Carne de res: las mejores y peores formas de cocinarla para tu estómago

La forma en la que se cocina la carne tiene el potencial de influir en la digestibilidad de manera negativa o positiva, en cómo se convierten y aprovechan los nutrientes del alimento

Cocinar bien la carne ayuda a que esta sea más fácil de digerir.
Cocinar bien la carne ayuda a que esta sea más fácil de digerir.
Foto: Los Muertos Crew / Pexels

La carne roja es muy nutritiva, aunque múltiples estudios recientes han puesto en duda que resulte una opción saludable. Ha sido asociada con un mayor riego de enfermedades, como enfermedades cardíacas, diabetes y cáncer (especialmente cáncer de colon).

Para quienes deciden comer carne puede ser útil saber que los métodos de cocción también pueden influir en cómo la carne impacta al estómago, según revelaron investigadores en Revisiones integrales sobre ciencia alimentaria y seguridad alimentaria.

De acuerdo a la revisión cómo se cocina la carne tiene el potencial de influir en la digestibilidad de manera negativa o positiva, dependiendo de las condiciones de procesamiento. Se examinaron distintos métodos como hervir, freír, asar a la parrilla, microondas, asar o rostizar, sous-vide, cocinar al vapor y guisar.

La digestibilidad es una forma de medir el aprovechamiento de un alimento, es decir, la facilidad con que es convertido en el aparato digestivo en sustancias útiles para la nutrición”, explica la Organización de las Naciones Unidas para la Alimentación y la Agricultura

El asado o rostizado no es el método más favorable

Las mejores formas de cocinar la carne son la cocción lenta, la cocción a presión y el sous vide. Según la revisión, los procesos como el sous-vide pueden provocar cambios favorables que pueden mejorar la digestibilidad de las proteínas como la carne roja.

Los métodos como el guisado y el asado o rostizado pueden inducir cambios desfavorables, como la agregación de proteínas, oxidación severa, aumento de compuestos que pueden causar gases y disminuir la susceptibilidad de las proteínas durante la digestión gastrointestinal.

Así que en ocasiones tu malestar estomacal después de comer un asado puede deberse a la forma en la que se cocinó la carne y quizá quieras probar otros métodos. Independientemente del método, cocinar bien la carne ayuda a que esta sea más fácil de digerir y absorber los nutrientes. Los cortes tiernos de res o cerdo y las carnes molidas son otras buenas opciones. La carne dura o fibrosa puede ser difícil de digerir.

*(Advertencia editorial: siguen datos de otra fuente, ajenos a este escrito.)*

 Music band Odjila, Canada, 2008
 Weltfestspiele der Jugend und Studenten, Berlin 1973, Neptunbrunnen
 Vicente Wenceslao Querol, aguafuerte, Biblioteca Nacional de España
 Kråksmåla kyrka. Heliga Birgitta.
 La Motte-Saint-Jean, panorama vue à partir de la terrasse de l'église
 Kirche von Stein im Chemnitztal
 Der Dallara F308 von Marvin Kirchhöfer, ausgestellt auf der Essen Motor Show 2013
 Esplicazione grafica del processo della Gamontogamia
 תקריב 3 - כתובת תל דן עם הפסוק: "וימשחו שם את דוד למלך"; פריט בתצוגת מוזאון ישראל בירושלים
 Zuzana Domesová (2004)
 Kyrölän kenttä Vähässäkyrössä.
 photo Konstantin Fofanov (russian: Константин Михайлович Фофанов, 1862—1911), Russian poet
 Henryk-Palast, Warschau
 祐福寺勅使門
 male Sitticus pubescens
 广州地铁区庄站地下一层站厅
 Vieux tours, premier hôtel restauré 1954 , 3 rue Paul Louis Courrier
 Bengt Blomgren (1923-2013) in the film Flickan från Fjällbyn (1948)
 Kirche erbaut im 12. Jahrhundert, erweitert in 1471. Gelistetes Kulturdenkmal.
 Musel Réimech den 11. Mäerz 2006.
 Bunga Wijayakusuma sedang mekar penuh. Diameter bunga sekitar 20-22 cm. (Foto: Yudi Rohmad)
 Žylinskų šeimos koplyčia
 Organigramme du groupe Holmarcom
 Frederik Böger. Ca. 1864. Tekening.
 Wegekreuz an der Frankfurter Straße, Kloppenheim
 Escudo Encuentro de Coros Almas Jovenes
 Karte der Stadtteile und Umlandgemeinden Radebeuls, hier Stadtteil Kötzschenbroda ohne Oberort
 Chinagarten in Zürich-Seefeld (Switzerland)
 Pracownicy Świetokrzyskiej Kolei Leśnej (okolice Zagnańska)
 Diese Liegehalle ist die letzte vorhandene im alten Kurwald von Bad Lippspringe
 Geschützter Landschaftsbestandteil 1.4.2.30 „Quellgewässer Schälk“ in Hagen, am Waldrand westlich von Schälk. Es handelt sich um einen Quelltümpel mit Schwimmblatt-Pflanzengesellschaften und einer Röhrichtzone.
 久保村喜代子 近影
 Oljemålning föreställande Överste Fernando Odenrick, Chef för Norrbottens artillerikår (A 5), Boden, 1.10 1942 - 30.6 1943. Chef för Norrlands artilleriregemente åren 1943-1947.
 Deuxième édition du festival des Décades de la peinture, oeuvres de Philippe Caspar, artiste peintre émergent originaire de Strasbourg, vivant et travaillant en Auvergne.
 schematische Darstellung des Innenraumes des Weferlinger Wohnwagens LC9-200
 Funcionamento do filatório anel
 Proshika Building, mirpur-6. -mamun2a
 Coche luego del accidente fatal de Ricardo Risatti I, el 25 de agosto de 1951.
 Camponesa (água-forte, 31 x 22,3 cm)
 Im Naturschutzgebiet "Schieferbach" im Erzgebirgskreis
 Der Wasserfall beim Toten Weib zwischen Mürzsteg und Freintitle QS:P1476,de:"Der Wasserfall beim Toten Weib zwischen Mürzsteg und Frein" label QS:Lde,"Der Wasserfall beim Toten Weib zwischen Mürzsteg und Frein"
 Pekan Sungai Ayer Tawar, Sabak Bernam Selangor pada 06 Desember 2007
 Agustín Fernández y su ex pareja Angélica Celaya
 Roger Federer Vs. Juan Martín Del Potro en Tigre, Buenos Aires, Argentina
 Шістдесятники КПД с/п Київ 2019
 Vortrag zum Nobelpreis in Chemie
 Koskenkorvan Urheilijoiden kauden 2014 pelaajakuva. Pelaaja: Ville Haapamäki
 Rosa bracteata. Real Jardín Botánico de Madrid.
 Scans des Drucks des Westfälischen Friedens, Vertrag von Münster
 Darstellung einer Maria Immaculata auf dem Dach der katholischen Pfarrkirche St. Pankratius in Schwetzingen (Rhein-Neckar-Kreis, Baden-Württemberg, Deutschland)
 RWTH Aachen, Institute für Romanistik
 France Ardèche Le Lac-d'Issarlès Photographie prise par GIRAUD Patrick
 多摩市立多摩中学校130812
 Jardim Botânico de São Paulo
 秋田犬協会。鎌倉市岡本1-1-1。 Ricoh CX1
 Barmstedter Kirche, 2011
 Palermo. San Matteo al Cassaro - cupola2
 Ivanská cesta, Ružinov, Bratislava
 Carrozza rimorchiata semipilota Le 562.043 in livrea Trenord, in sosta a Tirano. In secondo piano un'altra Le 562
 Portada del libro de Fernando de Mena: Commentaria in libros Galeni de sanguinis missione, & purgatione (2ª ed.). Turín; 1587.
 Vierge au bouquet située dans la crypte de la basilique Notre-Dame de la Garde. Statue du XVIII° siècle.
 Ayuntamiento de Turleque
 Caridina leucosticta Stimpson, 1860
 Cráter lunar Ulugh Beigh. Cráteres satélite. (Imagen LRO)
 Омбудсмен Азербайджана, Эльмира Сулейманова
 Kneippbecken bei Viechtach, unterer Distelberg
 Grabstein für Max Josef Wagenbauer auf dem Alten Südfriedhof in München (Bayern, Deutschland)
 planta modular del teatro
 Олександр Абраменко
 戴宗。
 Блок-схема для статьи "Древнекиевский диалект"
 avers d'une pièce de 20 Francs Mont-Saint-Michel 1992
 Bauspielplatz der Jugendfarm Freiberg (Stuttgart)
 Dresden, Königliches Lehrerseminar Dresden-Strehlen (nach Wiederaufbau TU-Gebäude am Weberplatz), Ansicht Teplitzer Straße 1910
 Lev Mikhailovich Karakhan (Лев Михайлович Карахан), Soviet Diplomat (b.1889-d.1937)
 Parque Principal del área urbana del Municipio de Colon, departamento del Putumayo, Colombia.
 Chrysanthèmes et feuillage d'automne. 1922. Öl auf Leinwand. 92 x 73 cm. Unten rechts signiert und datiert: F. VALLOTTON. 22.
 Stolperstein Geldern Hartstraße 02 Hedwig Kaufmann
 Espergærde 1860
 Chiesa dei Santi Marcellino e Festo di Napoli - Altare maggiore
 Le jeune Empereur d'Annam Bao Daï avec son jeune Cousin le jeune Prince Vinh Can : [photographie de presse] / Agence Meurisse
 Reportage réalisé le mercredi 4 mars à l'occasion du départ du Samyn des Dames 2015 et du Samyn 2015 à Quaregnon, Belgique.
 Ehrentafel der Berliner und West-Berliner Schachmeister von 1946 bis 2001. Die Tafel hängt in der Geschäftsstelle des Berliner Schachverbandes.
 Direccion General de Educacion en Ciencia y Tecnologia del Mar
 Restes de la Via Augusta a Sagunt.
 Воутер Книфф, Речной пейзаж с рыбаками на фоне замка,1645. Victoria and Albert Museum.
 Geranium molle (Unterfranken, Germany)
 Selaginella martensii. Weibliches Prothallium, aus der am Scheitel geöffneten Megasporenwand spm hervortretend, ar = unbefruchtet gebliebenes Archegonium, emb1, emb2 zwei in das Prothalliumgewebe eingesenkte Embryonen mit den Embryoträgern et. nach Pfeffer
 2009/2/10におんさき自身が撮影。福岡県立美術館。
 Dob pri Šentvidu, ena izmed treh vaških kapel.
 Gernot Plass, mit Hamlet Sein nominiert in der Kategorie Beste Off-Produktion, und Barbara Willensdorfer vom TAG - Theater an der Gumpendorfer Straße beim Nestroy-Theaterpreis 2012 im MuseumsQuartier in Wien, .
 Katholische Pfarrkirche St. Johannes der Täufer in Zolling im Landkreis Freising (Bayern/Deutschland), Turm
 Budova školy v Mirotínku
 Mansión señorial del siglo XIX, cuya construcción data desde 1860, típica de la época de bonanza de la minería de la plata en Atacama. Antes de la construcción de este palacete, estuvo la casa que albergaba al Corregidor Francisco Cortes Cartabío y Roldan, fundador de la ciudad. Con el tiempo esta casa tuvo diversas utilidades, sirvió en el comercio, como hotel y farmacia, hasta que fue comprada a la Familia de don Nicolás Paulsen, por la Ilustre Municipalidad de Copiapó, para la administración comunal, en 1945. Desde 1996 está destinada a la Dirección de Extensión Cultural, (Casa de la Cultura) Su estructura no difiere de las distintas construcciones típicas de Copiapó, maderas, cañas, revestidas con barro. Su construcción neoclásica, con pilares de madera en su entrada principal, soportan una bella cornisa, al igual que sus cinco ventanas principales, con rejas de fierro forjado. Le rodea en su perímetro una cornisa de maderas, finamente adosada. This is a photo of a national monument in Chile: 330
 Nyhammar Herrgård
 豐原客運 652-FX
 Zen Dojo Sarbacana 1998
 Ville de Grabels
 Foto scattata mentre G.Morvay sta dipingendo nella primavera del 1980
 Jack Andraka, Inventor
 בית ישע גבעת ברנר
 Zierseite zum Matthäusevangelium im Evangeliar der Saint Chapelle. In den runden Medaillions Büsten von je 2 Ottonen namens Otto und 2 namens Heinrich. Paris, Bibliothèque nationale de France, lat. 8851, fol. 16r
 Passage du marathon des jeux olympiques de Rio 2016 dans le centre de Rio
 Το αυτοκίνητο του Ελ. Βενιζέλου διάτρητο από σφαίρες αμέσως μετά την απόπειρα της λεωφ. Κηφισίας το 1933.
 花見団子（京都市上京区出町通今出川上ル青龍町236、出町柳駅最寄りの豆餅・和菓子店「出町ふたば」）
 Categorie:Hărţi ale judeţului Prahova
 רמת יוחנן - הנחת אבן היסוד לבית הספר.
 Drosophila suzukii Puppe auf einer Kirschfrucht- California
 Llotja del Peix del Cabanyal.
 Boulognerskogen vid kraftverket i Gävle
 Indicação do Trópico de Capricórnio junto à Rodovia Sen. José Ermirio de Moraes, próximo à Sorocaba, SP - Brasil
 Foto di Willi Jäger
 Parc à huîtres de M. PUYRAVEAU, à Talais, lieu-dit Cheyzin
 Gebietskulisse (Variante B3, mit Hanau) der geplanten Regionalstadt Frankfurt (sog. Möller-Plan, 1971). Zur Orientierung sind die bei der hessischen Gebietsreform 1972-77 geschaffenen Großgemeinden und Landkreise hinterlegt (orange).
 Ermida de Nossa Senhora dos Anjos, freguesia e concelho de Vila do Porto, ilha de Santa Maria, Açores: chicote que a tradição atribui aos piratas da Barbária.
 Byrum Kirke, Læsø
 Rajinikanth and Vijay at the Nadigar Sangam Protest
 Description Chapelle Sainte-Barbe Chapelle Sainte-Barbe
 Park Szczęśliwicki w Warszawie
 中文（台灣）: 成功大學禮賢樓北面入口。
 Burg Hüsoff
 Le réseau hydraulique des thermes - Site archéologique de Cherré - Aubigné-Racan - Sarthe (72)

El sous-vide (en francés ‘al vacío’) al que se refiere la revisión es una técnica culinaria en la que se cocinan los alimentos durante largos periodos de tiempo a temperaturas relativamente bajas y controldas; se emplean bolsas cerradas de plástico cerradas herméticamente.

El método sous-vide da como resultado una carne tierna, una cocción uniforme y una buena retención de nutrientes.

Consumo moderado

Si te gusta la carne roja pero también te interesa procurar tu salud, los especialistas en nutrición recomiendan se consuma con moderación. El Dr. Frank Hu, presidente del Departamento de Nutrición de Harvard señala a través de Harvard Health que “la evidencia muestra que las personas con una ingesta relativamente baja tienen menores riesgos para la salud”.

El Dr. Hu dice que una recomendación general es no consumir más de dos o tres porciones por semana. “En lugar del plato principal, usa carne roja como guarnición… Considera la carne roja como un lujo y no un alimento básico”, aconseja.